Georgia Ry. & Power Co. v. College Park, 262 U.S. 441 (1923)

Georgia Railway & Power Company v. College Park

No. 464

Argued April 24, 25, 1923

Decided June 4, 1923

262 U.S. 441




1. A state statute extending the limits of a city and construed as having the effect of rendering applicable to the added territory maximum street railway rates fixed by an earlier contract between the city and the street railway company impairs the obligation of the contract by adding to its burdens. P. 442. Georgia Ry. & Power Co. v. Decatur, ante 262 U. S. 432.

2. A contract of a street railway company with a city to carry passengers for a fare not greater than a stated maximum does not oblige it to issue free transfers. Id.

3. A contract of a street railway company with a city fixing a maximum fare for passage from that city to another city construed in accordance with the practice of the parties, as applying to passage between the cities in either direction. Id.

153 Ga. 329 reversed; certiorari denied.

Error to a decree of the Supreme Court of Georgia affirming a decree for the City of College Park in its suit to enforce compliance with a contract fixing street railway fares.

MR. JUSTICE SUTHERLAND delivered the opinion of the Court.

The facts in this case and the contentions to be considered, with some exceptions presently to be stated, are essentially the same as those involved in Georgia Ry. & Power Co. v. Decatur, just decided, ante, 262 U. S. 432. From their inception in the state courts, the two cases

Page 262 U. S. 442

have been considered together, and in each of the three decisions referred to in the Decatur case, the state supreme court has disposed of them in a single opinion.

The contract here involved was made in 1905. It granted to the electric company the right to convert its single track within the limits of the municipality into a double track line of electric railway and provided:

"That no greater fare than that of five cents for each passenger be charged for passage from the southern limits of said City of College Park to some central point in the city of Atlanta."

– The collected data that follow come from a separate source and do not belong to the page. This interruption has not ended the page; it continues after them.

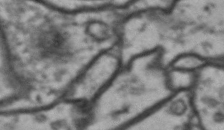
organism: Drosophila
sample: Brain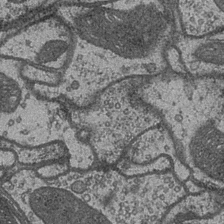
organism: Drosophila
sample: Optic medulla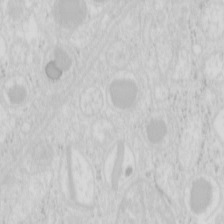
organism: Mouse
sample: Pancreas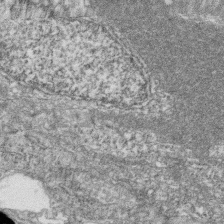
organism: Zebrafish
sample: Cilia; retinal pigment epithelium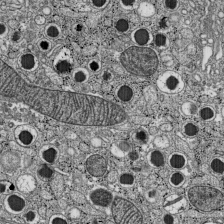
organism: C57BL Mouse
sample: Pancreatic islet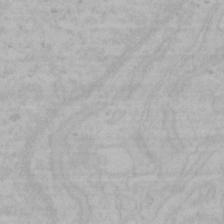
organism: Mouse
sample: Choroid plexus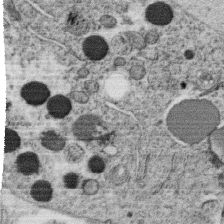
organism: C. elegans
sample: C. elegans oocyte; sperm cells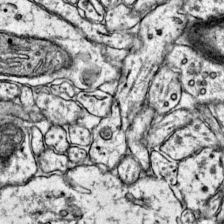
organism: Mouse
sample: Primary visual cortex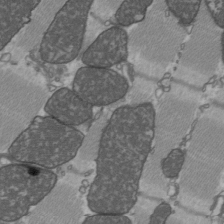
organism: C57BL Mouse
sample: Heart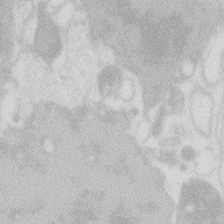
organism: Zebrafish
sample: Macrophage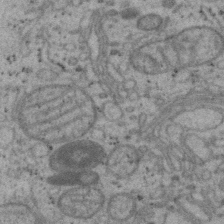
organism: Human
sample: HeLa cells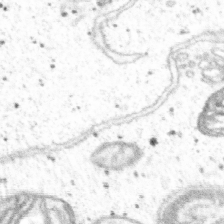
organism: Human
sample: HeLa cells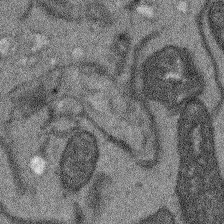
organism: Arabidopsis thaliana
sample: Root tip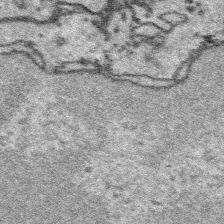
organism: Platynereis dumerilii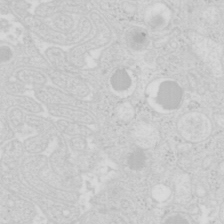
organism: Mouse
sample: Pancreas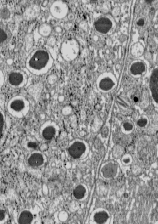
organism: C57BL Mouse
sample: Pancreatic islet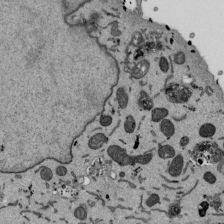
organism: Mouse
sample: ED-1 cell nuclei; centrioles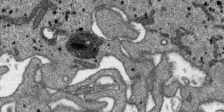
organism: Human
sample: Lung epithelial cells, uninfected (mock) control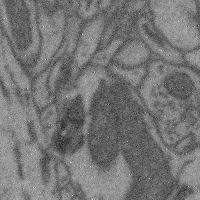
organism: Mouse
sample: Cerebral cortex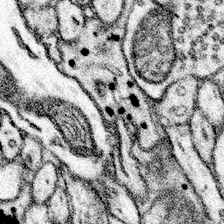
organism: Mouse
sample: Somatosensory cortex neuropil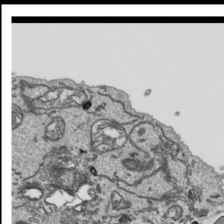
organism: Human
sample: Mitochondria in HCT116 cells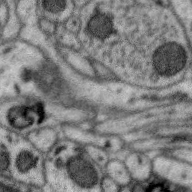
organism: Zebra finch
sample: Brain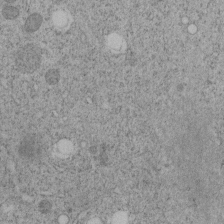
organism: C. elegans
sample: C. elegans embryo early stage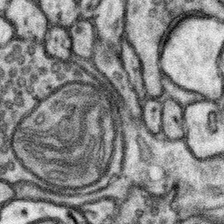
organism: Mouse
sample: Somatosensory cortex neuropil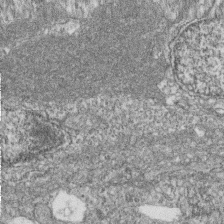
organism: Zebrafish
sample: Cilia; retinal pigment epithelium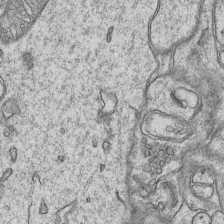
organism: Mouse
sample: CA1 Hippocampus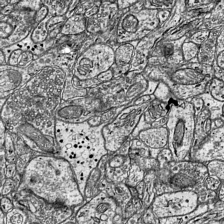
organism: Mouse
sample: Visual Cortex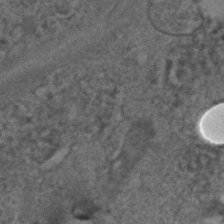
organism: C. elegans
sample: C. elegans embryo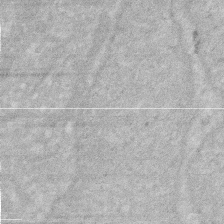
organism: Human
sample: HIV infected U937 cells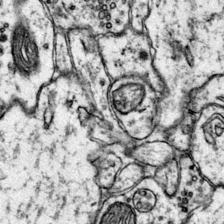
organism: Mouse
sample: Primary visual cortex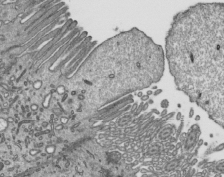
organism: Mouse
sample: Mouse epididymis efferent ductule cilia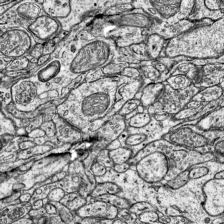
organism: Mouse
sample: Visual Cortex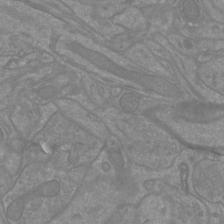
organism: Mouse
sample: Cortical neurons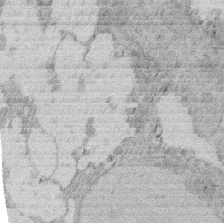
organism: Rat
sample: Salivary granule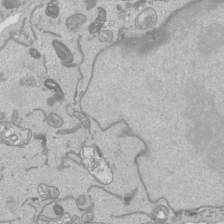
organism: Human
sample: Mitochondria in HCT116 cells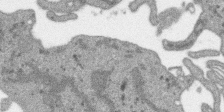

The contract, however, unlike the Decatur one, contains no provision on the subject of transfers. Subsequently, by an act of the legislature, the limits of College Park were extended so as to take in a portion of the College Park line theretofore outside the municipality. Upon the authority of the Decatur case, we hold that the application of the five-cent fare to the annexed territory impairs the obligation of the contract. In addition to that, the order of the commission requiring the issuance of free transfers to College Park patrons was erroneous.

The state courts, in effect, construed the contract as obliging defendant to carry passengers in both directions between College Park and Atlanta at the stipulated rate, and with this construction we agree. It cannot be supposed to have been within the intention of the contracting parties that one rate of fare should be charged for passage in one direction and a different rate in the opposite direction, for the same distance, over the same line, under the same conditions and entailing the same service. Such a construction of the clause would subvert the plain purpose of the ordinance, which was to fix a five-cent fare between the two cities. We construe the phrase "from . . . College Park to . . . Atlanta" as though it read "between College Park and Atlanta." See State v. Stone, 20 R.I. 269. This construction, moreover,

Page 262 U. S. 443

agrees with the practice of the appellant, extending over many years in charging the same fare in each direction.

The decree of the state supreme court is reversed, and the cause remanded for further proceedings not inconsistent with this opinion.


Writ of certiorari denied.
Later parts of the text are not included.